From the corporate treasuries of multinational conglomerates, to the spreadsheets of sole traders, the same dynamic is at work — as the banks did in 2008, corporates are aggressively hoarding liquidity.

Sometimes that means drawing credit lines in full; sometimes that means adding new credit lines, pledging new assets to secure funding, paying suppliers late and demanding payment early, stopping any unnecessary expenditure, suspending dividends, cutting staff hours, accepting voluntary redundancies — anything that companies can do, they are doing.

It is at its most aggressive and obvious in the worst-hit sectors.

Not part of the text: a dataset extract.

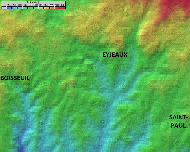 Topographie d'Eyjeaux Image topographique avec position des communes réalisée avec le logiciel Radio Mobile (6,5km de côté).
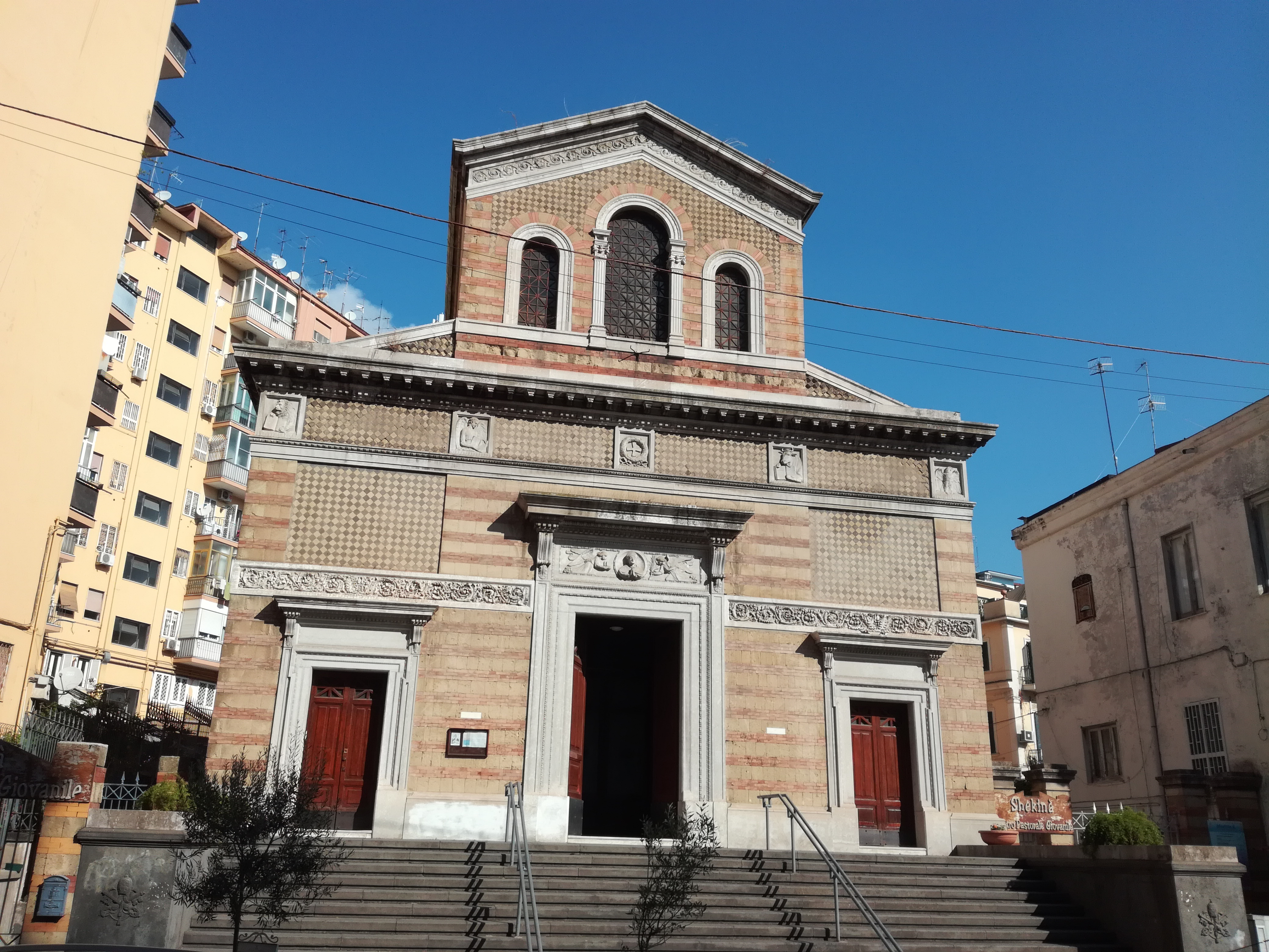 Facciata, San Gennaro ad Antignano, Napoli

A swathe of airlines announced their emergency playbooks and their funding positions on Monday morning — but it will roll out across the economy.

Make loans so cheap

And so markets carry on down. What central banks — or preferably, governments, but good luck with that — need to figure out is how to calm this liquidity hoarding. They know how to stop it with banks, or at least stop it mattering. That’s the 2008 recipe of low rates, quantitative easing, swap lines and so forth.

Central banks can add awkward addendums telling the banks to make sure they pass on this cheap money to their corporate and SME clients, but there’s a long tradition of banks failing to do this. The UK's “Funding for Lending” and the ECB's TLTRO schemes all had features to force banks to push the cheap money out of the door. Not all of them have been successful. 

Ideas already out there to target companies outright includes buying commercial paper.

A commercial paper intervention would certainly help keep a crucial short term funding market alive, and ease pressure on the banking system from companies wishing to draw their bank lines.

But it’s a highly elitist intervention, with no means of ensuring companies pass on the benefits. Only the largest companies are regular CP issuers, and so a rescue of that market would hit the same political problems as the 2008 rescues — but with corporate titans in the dock of public opinion, instead of bankers.

A better innovation might be the same as the bank approach — loans so cheap they’re better than free.

If a central bank could say tomorrow that any company can borrow half of its annual revenue for 12 months for free, with repayments that only need to begin 12 months from now, liquidity worries would melt away. Companies, unlike markets, can’t pledge much in return for these cheap loans — establishing security over operating businesses is time consuming and complicated — but these are extraordinary times. 

The quid pro quo would be full sick pay and no lay-offs, with the hope that, when the pandemic recedes, the crucial economic infrastructure remains in place to bounce right back.

This would be tantamount to nationalising corporate lending, but why worry about that at a time like this? Central banks are supposed to be lenders of last resort, and have the incentives to worry about the system, while all around them are acting with extreme self-interest.

When corporates are the locus of concern, the supreme crisis fighters must deal with them — not refight the last one.